In an appeal to the Commissioner, a petitioner has the burden of demonstrating a clear legal right to the relief requested and the burden of establishing the facts upon which petitioner seeks relief (8 NYCRR §275.10; Appeal of Aversa, 48 Ed Dept Rep 523, Decision No. 15,936; Appeal of Hansen, 48 id. 354, Decision No. 15,884; Appeal of P.M., 48 id. 348, Decision No. 15,882).

In this case, petitioner was hand-delivered the notice of suspension on September 14, prior to the commencement of the suspension.  The September 14 letter informed petitioner that the student was being suspended for five days, from September 19 through September 25.  The letter further informed petitioner that she was entitled to an informal conference to discuss the suspension and an opportunity to “meet any complainants.”  I find that this letter, which was hand-delivered prior to the imposition of the suspension, was adequate to give petitioner notice and opportunity for an informal conference at which she could confront complaining witnesses.  Accordingly, I will not expunge the five-day principal’s suspension from September 19 through September 25 from the student’s record.

Regarding the continuation of the student’s short-term suspension during the superintendent’s hearing from September 26 through the date the decision was rendered on October 1, Education Law §3214(3)(c) mandates that a suspension may not continue beyond five school days unless and until the student has been afforded an opportunity for a hearing and a determination adverse to the interests of that student has been made (Ross v. Disare, 500 F Supp 928; MacDonald v. Tompkins, 67 Misc2d 338; Appeal of Spensieri, 40 Ed Dept Rep 51, Decision No. 14,419).

In this case, the student’s five-day suspension was to end on September 25.  However, petitioner requested an adjournment of the September 24 hearing date and the hearing resumed on September 27.  Under these circumstances, continuation of the student’s suspension through September 27 was not improper (Ross v. Disare, 500 FSupp 928).  However, the superintendent’s decision was not rendered until Monday, October 1, which was beyond the fifth day of the student’s suspension.  Because Education Law §3214(3)(c) requires that a student be readmitted to school unless a hearing is held and a decision rendered thereon within the initial five-day suspension period, the student’s suspension from September 28 through October 1 must be expunged (Appeal of D.H., 47 Ed Dept Rep 77, Decision No. 15,631; Appeal of McMahon, et al., 38 id. 22, Decision No. 13,976).

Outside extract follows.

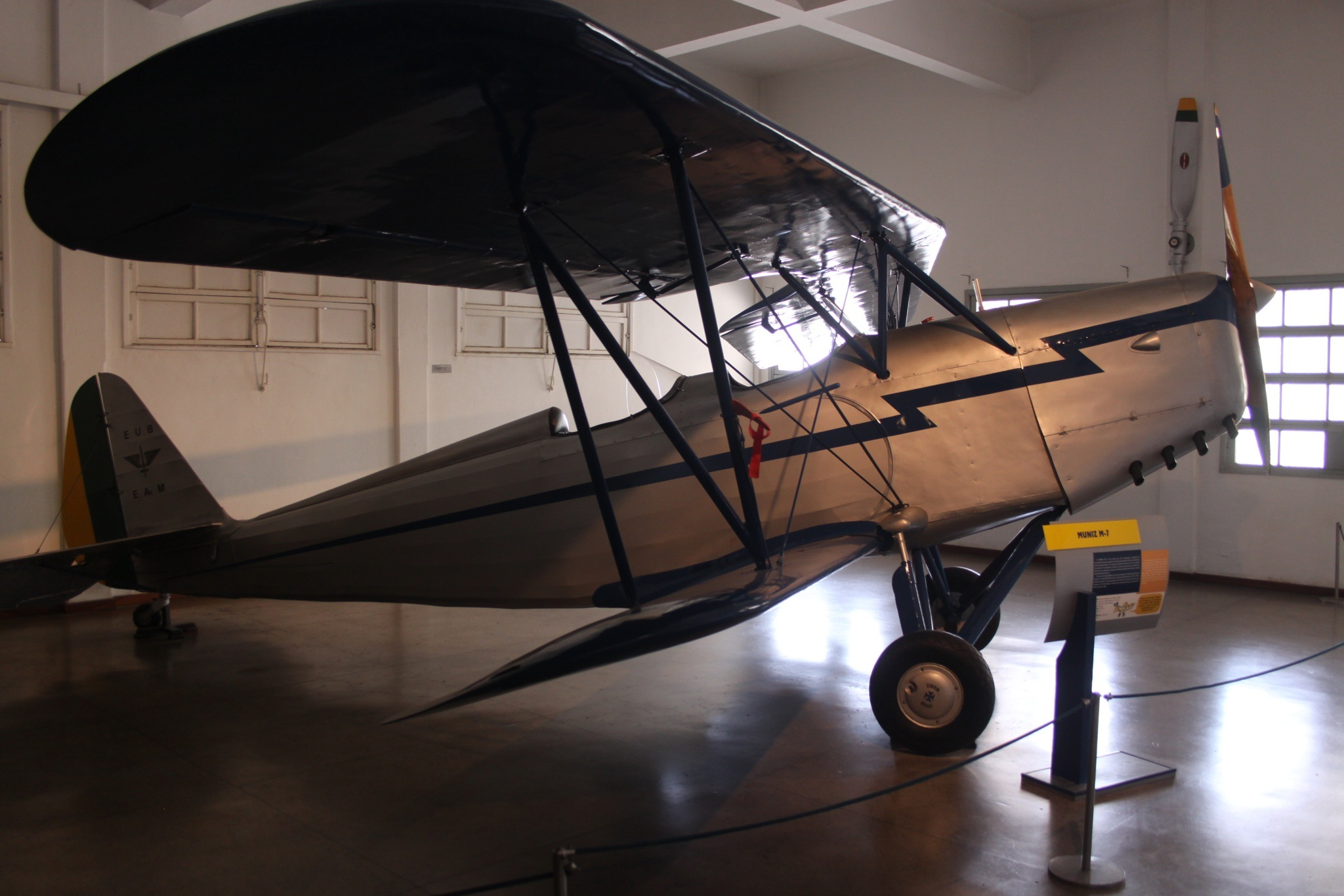 Muniz M-7

Petitioner also challenges the student’s long-term suspension imposed by the superintendent.  In cases of student discipline, the sanction imposed must be proportionate to the severity of the offense involved.  The test to be applied in reviewing a penalty is whether it is so excessive as to warrant substitution of the Commissioner’s judgment for that of the board of education (Appeal of B.M., 48 Ed Dept Rep 441, Decision No. 15,909; Appeal of F.W., 48 id. 399, Decision No. 15,897).  Here, I do not find that suspension for one quarter of the school year was excessive.  In an affidavit, the superintendent explained her reasoning in issuing the penalty; namely, that the student exercised “reckless disregard for authority” and engaged in “excessive violence.”  Given this reasoning, and based upon the record before me, including the student’s admission to the second amended charge, I find no basis upon which to expunge the student’s suspension from October 2, 2012 through April 12, 2013.[2]

THE APPEAL IS SUSTAINED TO THE EXTENT INDICATED.

IT IS ORDERED that respondent’s suspension of the student between September 28, 2012 and October 1, 2012 be annulled and expunged from his record.

END OF FILE

 

[1] The amended charge read, in pertinent part, that the student “participated in a riot-like scenario,” instead of the original charge that the student had “caused a riot-like scenario.”

 

[2] Given this disposition, I need not address respondent’s argument that the hearing officer’s rejection of petitioner’s “defense of others” claim is entitled to deference as a credibility determination.